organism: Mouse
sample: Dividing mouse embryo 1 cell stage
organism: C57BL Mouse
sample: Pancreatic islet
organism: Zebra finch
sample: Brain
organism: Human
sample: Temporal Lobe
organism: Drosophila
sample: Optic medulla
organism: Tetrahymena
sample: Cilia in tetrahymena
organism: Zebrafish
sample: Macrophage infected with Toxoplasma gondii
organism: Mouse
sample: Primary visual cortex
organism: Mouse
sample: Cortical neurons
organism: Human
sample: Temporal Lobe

* * *

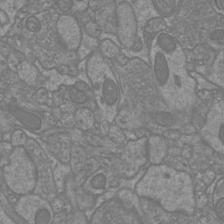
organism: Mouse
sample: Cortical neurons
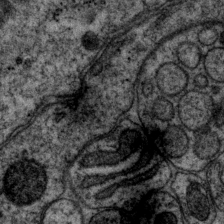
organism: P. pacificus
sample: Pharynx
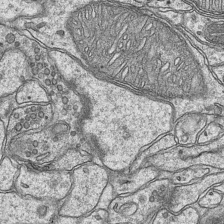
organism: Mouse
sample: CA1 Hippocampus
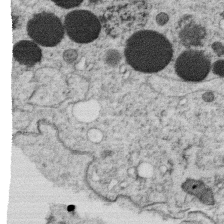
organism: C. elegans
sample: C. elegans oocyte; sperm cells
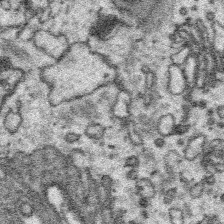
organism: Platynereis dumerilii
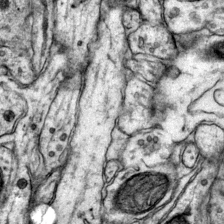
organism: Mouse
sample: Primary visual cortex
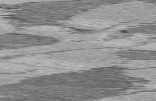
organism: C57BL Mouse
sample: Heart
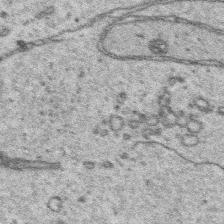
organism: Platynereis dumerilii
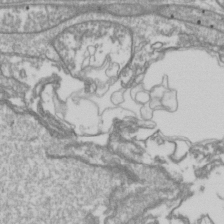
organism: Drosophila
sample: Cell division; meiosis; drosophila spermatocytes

What you will do: Exact repeat of the material above: every line from the one with "organism: P. pacificus" through the one with "sample: Cell division;", endpoints included, and nothing more. No pictures.

Output of the task:
organism: P. pacificus
sample: Pharynx
organism: Mouse
sample: CA1 Hippocampus
organism: C. elegans
sample: C. elegans oocyte; sperm cells
organism: Platynereis dumerilii
organism: Mouse
sample: Primary visual cortex
organism: C57BL Mouse
sample: Heart
organism: Platynereis dumerilii
organism: Drosophila
sample: Cell division; meiosis; drosophila spermatocytes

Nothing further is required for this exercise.